**Dataset content:**

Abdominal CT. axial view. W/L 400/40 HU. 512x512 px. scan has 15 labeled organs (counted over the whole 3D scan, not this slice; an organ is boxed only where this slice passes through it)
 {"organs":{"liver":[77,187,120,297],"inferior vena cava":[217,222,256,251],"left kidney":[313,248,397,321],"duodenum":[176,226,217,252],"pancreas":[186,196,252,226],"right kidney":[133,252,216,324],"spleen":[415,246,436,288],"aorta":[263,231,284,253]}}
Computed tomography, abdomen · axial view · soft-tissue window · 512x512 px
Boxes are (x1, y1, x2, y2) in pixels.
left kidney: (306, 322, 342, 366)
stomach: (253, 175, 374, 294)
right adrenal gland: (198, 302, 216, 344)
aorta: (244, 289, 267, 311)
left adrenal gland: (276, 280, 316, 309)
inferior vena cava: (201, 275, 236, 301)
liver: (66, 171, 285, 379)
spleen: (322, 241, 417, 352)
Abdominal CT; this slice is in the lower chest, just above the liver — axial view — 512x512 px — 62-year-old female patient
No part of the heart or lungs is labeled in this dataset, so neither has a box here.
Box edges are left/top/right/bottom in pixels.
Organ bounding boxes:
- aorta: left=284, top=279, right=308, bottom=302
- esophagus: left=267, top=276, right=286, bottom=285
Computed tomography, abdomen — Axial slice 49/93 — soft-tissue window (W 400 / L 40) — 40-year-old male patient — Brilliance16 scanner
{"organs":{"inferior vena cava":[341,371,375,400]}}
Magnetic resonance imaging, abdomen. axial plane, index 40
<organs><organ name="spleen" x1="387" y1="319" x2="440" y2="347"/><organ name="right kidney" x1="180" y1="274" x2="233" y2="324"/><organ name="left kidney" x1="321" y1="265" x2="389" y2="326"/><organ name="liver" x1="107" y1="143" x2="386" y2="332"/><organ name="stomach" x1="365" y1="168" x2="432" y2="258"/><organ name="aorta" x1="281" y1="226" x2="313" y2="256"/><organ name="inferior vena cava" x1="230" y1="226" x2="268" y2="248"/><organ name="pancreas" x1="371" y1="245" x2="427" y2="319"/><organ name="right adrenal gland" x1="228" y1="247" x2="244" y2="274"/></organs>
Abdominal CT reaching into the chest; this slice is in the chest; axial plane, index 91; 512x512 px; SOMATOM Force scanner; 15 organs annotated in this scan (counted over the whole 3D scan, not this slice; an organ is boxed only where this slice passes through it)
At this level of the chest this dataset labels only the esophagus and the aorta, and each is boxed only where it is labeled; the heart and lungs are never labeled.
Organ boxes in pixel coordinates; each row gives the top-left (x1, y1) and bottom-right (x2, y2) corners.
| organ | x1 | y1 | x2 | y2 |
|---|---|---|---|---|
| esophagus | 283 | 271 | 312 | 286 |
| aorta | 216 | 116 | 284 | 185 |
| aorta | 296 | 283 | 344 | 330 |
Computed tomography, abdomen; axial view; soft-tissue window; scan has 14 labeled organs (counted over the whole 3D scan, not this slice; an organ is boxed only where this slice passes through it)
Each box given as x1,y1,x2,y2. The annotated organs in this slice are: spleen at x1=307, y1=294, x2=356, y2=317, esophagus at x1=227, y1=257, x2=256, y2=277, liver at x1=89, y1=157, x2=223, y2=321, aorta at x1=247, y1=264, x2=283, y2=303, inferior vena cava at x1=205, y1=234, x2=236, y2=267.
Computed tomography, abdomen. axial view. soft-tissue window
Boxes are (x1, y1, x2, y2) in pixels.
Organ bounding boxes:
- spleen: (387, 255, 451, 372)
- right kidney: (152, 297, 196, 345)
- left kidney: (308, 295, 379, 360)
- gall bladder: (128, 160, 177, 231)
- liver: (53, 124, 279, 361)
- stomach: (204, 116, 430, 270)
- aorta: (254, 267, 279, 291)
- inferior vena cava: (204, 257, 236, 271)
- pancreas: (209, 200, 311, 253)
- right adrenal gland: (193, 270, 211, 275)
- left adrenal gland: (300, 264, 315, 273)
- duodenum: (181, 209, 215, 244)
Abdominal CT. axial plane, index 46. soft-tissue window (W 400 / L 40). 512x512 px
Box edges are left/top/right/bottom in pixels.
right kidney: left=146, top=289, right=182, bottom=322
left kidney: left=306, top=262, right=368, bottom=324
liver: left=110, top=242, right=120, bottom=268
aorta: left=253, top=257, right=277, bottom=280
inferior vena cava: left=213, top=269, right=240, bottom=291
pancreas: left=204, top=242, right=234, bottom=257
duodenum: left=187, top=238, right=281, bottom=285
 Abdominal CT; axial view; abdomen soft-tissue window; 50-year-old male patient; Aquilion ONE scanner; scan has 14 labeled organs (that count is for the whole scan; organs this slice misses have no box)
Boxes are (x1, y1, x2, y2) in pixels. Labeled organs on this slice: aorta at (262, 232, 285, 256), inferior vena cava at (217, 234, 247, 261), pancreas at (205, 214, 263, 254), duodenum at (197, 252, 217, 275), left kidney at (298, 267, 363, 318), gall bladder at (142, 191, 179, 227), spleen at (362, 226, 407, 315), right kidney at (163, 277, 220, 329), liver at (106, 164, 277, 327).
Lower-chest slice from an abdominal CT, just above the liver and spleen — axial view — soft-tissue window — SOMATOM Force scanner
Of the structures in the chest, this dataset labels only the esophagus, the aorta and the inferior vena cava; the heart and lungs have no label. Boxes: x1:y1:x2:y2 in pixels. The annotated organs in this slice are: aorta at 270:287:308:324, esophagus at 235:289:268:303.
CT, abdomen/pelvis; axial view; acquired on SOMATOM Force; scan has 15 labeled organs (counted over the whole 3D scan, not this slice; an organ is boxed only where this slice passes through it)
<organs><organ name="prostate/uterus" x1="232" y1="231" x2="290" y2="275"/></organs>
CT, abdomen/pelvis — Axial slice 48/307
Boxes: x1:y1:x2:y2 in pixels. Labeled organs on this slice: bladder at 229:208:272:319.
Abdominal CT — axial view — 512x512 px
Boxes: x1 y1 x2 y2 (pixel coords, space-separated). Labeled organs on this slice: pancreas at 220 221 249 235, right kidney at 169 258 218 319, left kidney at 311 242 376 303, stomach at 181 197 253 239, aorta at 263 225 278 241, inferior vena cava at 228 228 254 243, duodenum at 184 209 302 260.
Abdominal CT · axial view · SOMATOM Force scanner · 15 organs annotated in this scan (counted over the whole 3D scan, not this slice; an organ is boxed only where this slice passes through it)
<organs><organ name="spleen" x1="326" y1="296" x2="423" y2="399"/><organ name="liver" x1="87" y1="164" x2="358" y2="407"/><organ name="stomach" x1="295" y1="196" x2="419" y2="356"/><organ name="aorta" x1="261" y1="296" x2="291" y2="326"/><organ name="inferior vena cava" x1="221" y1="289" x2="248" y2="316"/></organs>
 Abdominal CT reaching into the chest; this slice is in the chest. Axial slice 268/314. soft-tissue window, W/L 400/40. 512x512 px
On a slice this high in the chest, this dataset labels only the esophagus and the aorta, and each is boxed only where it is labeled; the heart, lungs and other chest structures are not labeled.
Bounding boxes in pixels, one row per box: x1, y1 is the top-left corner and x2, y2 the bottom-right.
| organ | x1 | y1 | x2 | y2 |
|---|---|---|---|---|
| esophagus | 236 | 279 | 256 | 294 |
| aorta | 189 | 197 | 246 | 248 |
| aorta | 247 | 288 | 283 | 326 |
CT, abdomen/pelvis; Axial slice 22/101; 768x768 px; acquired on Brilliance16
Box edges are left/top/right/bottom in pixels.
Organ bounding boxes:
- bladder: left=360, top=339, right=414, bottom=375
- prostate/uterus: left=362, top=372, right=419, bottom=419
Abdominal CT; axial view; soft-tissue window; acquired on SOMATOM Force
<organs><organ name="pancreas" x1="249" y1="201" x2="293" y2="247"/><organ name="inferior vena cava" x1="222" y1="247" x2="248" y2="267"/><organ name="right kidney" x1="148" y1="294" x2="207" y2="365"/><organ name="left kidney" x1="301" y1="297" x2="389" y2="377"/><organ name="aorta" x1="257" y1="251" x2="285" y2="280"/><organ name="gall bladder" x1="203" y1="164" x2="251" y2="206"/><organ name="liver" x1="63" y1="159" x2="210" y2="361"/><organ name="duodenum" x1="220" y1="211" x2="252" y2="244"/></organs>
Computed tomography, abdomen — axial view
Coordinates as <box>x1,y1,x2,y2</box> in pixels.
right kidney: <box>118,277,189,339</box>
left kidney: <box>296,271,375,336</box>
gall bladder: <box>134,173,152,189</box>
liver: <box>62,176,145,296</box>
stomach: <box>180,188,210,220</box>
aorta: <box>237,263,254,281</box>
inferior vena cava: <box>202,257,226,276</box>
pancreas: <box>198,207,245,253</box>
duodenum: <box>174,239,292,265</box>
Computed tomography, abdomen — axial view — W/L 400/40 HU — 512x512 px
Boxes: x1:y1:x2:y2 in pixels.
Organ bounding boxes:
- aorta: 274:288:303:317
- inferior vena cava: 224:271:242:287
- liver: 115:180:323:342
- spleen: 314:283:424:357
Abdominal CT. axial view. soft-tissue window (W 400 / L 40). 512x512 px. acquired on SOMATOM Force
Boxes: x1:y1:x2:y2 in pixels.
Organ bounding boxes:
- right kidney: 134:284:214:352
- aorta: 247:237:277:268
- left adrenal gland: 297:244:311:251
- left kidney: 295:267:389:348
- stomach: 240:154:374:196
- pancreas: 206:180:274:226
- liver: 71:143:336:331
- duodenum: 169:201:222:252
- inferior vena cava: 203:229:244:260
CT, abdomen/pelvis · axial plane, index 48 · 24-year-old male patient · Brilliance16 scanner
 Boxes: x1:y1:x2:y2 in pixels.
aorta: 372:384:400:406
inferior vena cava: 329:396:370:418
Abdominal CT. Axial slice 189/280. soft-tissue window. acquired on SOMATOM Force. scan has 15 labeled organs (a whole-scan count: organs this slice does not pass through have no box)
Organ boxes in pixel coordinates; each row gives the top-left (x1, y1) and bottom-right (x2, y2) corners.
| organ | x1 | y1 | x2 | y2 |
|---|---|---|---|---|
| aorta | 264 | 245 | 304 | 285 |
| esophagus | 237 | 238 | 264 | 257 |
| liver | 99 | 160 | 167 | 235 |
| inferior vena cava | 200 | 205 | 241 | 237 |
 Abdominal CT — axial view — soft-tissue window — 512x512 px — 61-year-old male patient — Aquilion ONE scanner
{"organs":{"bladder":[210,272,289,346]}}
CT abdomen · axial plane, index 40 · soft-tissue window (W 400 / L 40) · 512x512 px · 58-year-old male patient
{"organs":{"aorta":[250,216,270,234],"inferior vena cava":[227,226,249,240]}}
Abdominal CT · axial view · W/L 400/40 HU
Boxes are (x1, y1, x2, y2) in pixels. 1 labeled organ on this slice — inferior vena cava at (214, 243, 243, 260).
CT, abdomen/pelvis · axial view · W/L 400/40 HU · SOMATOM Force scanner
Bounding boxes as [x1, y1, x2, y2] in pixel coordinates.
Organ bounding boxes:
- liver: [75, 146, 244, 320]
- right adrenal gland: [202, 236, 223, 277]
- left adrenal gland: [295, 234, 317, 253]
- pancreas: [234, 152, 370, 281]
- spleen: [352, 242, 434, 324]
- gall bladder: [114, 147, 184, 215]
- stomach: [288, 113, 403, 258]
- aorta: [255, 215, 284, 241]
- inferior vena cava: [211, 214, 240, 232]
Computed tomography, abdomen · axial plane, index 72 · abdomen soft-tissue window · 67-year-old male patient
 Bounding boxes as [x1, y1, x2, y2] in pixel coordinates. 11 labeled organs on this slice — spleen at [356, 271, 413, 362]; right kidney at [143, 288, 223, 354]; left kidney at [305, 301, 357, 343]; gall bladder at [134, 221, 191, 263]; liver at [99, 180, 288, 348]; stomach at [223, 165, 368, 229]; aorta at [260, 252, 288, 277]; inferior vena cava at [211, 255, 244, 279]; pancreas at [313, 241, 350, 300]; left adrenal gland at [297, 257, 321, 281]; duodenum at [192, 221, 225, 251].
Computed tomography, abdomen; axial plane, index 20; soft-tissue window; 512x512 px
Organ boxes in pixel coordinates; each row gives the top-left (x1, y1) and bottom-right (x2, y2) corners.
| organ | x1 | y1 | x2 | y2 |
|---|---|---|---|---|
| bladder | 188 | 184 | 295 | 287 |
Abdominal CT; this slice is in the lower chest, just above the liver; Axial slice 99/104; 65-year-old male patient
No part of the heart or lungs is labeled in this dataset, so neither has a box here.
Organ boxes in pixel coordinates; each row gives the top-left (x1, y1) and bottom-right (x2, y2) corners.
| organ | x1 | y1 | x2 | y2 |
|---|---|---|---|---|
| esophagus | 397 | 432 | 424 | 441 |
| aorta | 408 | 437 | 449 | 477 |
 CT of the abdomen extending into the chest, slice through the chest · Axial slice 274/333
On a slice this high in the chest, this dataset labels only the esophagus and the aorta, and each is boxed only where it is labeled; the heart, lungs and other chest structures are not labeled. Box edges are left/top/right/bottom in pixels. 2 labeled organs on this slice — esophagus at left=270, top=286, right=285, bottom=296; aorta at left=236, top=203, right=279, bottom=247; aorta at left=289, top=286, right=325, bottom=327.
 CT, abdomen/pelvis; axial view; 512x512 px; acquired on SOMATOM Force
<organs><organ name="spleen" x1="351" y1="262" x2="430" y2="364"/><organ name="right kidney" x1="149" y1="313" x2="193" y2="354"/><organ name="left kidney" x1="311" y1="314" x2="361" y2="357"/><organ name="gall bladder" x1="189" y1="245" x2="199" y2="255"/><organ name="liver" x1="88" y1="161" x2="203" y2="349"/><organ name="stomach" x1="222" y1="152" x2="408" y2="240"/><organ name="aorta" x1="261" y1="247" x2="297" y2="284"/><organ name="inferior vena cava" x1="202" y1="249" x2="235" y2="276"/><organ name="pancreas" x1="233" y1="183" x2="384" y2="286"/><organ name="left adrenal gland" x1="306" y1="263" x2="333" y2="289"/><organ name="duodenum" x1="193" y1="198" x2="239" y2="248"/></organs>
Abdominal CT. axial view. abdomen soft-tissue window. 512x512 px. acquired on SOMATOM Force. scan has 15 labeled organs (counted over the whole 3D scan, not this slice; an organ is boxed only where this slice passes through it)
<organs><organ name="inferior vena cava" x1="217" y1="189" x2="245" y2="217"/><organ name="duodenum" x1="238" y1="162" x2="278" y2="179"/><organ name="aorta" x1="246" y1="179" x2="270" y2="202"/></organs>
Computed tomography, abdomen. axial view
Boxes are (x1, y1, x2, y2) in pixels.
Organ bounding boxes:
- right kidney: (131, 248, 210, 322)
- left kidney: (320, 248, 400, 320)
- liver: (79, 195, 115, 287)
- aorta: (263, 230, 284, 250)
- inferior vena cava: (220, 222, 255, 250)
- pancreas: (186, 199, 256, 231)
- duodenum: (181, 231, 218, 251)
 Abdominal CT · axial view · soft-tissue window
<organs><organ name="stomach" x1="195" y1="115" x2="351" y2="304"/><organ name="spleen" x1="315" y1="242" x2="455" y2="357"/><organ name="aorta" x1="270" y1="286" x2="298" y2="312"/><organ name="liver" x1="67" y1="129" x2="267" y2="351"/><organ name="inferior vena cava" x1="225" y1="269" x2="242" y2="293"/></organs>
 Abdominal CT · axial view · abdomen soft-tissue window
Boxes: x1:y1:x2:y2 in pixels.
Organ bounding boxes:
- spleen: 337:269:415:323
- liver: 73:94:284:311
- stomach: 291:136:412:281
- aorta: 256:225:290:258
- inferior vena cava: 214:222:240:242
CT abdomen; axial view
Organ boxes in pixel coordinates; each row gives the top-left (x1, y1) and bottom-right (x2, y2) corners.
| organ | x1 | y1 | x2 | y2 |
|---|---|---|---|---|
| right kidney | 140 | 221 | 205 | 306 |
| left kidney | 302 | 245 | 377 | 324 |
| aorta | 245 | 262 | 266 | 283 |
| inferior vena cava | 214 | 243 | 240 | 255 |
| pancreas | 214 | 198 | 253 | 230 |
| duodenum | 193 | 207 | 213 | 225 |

**Exercise directions:** What is the number of lines in the entries above that hold the string "into"? Please state that number alone.

**Response area:** 3